The title song by Victor Young has long been a source of inspiration for Towner, who revisits it here in humility. In his hands it feels like an old video watched in quiet ponderance. Every scene is a chance at renewal, proof that not only songs but also their interpreters can grow better with age.

Theo Bleckmann: Elegy (ECM 2512)

Elegy

Theo Bleckmann
Elegy

Theo Bleckmann voice
Ben Monder guitar
Shai Maestro piano
Chris Tordini double bass
John Hollenbeck drums
Recorded January 2016 at Avatar Studios, New York
Engineer: James A. Farber
Assistant: Akihiro Nishimura
Produced by Manfred Eicher
Release date: January 27, 2017

Through the fields,
why must I go home?
Through the night,
I see starlight.

Vocalist and composer Theo Bleckmann, encountered most recently by ECM listeners in collaboration with the Julia Hülsmann Quartet, strikes out on his own with his first session for the label as leader. Then again, “strikes out” is too forceful a term for music that submerges its face so deeply into the font of mortality that it arises glistening with afterlife.

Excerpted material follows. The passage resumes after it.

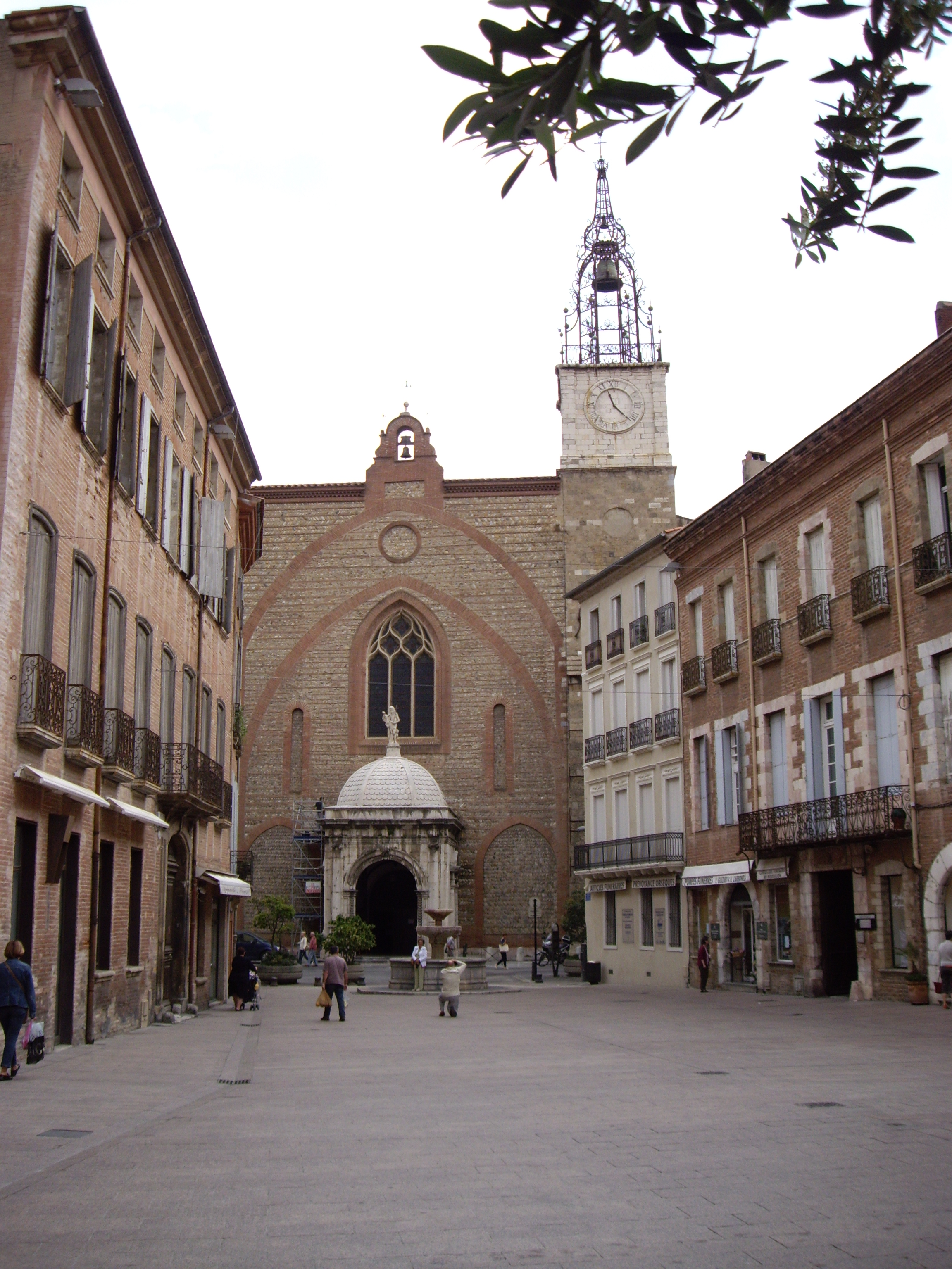 cathédrale Saint Jean (Perpignan, 66)

For this journey he is joined by guitarist Ben Monder, pianist Shai Maestro, bassist Chris Tordini, and drummer John Hollenbeck, all of whom create an experience of ambient integrity. In “Semblance,” tides of guitar and piano find an intimate shoreline along which to flow, introducing the album with a tenderness exceeded by what follows. It’s also the first of scattered instrumentals, including the microscopic “Littlefields” (to which is added the tracery of Hollenbeck) and “Cortège” (aglow with Tordini’s cinematic bassing). Even—if not especially—when singing wordlessly, Bleckmann paints with his entire being: a feeling magnified in such near-volcanic meditations as “The Mission” and the title track. The latter’s ability to wring fire from ice, and vice versa, is more than alchemical; it’s experiential. Monder’s guitar takes on a revelatory tone, and presages the distortions of Bleckmann’s voice as it turns in on itself in demise. Like the transitions from rural to urban sprawl in “Wither,” it builds its own machinery of reckoning one gear at a time.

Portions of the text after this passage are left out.